Hypoxic activation of reporter gene expression by the −82 kb PAG1 HRE

To evaluate the functionality of the putative −82 kb HRE, heterologous reporter gene assays were performed using a 317 bp fragment encompassing the HBS and covering the entire high stringency HIF-2 binding site (7). This 317 bp fragment was cloned in both orientations upstream of a heterologous SV40 promoter (Figure 4A). pH3SVL, an SV40 promoter-driven luciferase reporter gene containing three concatamerized HREs derived from the −3.5 kb transferrin enhancer (33), was used as positive control. In contrast to pH3SVL, the 317 bp fragment did not significantly increase firefly luciferase activity in hypoxic HeLa cells (Figure 4A). However, a 2 kb fragment of the same −82 kb region significantly enhanced hypoxic reporter gene induction, regardless of its orientation (Figure 4A), confirming that the minimal HBS is not sufficient to constitute a functional HRE but rather includes additional cis-acting elements. Indeed, only the 2 kb fragment covers the entire ENCODE-derived H3K4Me1 and H3K27Ac tracks found in the UCSC Genome Browser (Supplementary Figure S3).

Figure 4.

Hypoxic cis-activation of reporter genes by the −82 kb PAG1 HRE. (A) A 317 bp or a 2 kb fragment, both including the −82 kb PAG1 HRE, was used to enhance expression of an SV40 promoter-driven firefly luciferase reporter gene vector (pGL3p). pH3SVL, containing three HREs with tandem HBSs derived from the transferrin gene, was used as a positive control. Following transient co-transfection, HeLa cells were exposed to 20% O₂ or 0.2% O₂ for 24 h. Results are displayed as ratios of firefly to SV40 promoter-driven Renilla luciferase activities in relative light units (R.L.U.) from three independent experiments performed in triplicates, error bars correspond to the SEM. Statistical analyses were performed with unpaired Student's t-tests (**P < 0.01; ***P < 0.001). (B) HeLa and MCF-7 cells, stably transfected with shCtrl, shHIF-1α and/or shHIF-2α, were additionally transiently transfected with the indicated reporter genes. Statistical analyses were performed with one-way ANOVA and Dunnet's correction for multiple comparisons (*P < 0.05; **P < 0.01). (C) The 2 kb HRE fragment, containing the wild-type (HBSw) or a mutant HBS (HREm), was used to enhance expression of a PAG1 promoter-driven firefly luciferase reporter gene (pPAG1p). A PHD2 promoter-driven luciferase vector served as positive control. Statistical analyses were performed with unpaired Student's t-test (***P < 0.001). (D) HeLa and MCF-7 cells were transiently co-transfected with the indicated reporter gene vectors together with empty, HIF-1α and HIF-2α overexpression vectors. The CA9 and PAI1 promoter-driven luciferase vectors served as HIF-1α and HIF-2α, respectively, isoform-specific controls. Statistical analyses were performed with one-way ANOVA and Dunnet's correction for multiple comparisons (*P < 0.05; **P < 0.01). (B–D) Exposure to hypoxia and determination of reporter gene activity was performed as in (A).

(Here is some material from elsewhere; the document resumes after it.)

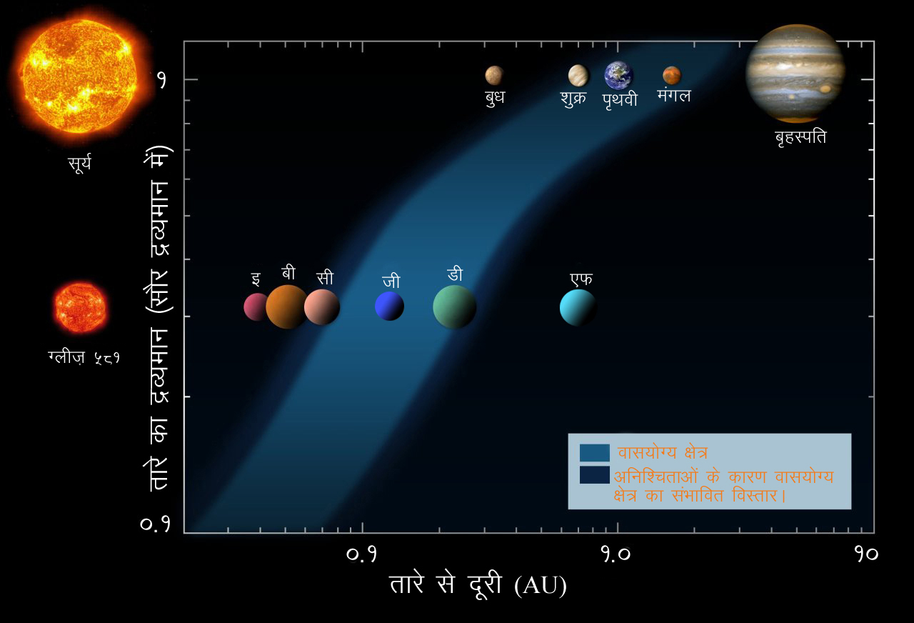 सूर्य और ग्लीज़ ५८१ तारा मंडलो के वासनीय क्षेत्रो की तुलना।

To assess HIFα isoform-specific hypoxic trans-activation of the 2 kb fragment encompassing the −82 kb PAG1 HRE, single or double shHIFα-mediated knockdown cells were transfected with reporter gene constructs. Consistent with endogenous PAG1 protein regulation (see above), shHIF-1α/shHIF-2α double-knockdown HeLa and MCF-7 cells were not able to induce HRE-dependent luciferase activity (Figure 4B). PAG1 −82 kb HRE-driven reporter gene activity was mainly impaired by shHIF-1α single-knockdown in HeLa cells and shHIF-2α single-knockdown in MCF-7 cells (Figure 4B), as observed for endogenous PAG1 expression shown above.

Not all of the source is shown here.